(Task statement)
In the data below, which lines hold "cells"? Copy every one.

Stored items
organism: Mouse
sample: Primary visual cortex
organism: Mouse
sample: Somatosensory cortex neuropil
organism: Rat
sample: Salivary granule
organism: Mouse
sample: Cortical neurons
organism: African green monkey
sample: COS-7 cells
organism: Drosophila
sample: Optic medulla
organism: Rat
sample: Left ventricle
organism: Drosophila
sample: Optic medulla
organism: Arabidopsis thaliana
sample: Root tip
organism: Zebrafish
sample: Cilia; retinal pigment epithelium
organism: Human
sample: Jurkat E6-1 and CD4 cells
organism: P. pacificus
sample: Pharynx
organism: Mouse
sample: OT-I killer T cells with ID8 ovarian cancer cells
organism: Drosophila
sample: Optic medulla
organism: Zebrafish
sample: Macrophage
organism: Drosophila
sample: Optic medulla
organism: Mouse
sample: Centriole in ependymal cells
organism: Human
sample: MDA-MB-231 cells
---
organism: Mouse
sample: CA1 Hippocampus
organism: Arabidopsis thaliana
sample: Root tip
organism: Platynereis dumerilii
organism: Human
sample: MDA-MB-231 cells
* * *
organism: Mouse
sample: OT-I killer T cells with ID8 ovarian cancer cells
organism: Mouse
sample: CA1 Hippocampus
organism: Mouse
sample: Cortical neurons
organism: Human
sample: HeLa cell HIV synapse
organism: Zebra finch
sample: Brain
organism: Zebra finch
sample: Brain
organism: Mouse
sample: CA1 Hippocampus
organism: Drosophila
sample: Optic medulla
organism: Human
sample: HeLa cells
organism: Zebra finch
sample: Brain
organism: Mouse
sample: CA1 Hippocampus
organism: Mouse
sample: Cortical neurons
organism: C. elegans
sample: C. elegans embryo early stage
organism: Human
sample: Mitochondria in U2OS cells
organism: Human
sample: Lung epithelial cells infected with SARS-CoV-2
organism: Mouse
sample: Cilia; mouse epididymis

(Solution)
sample: COS-7 cells
sample: Jurkat E6-1 and CD4 cells
sample: OT-I killer T cells with ID8 ovarian cancer cells
sample: Centriole in ependymal cells
sample: MDA-MB-231 cells
sample: MDA-MB-231 cells
sample: OT-I killer T cells with ID8 ovarian cancer cells
sample: HeLa cells
sample: Mitochondria in U2OS cells
sample: Lung epithelial cells infected with SARS-CoV-2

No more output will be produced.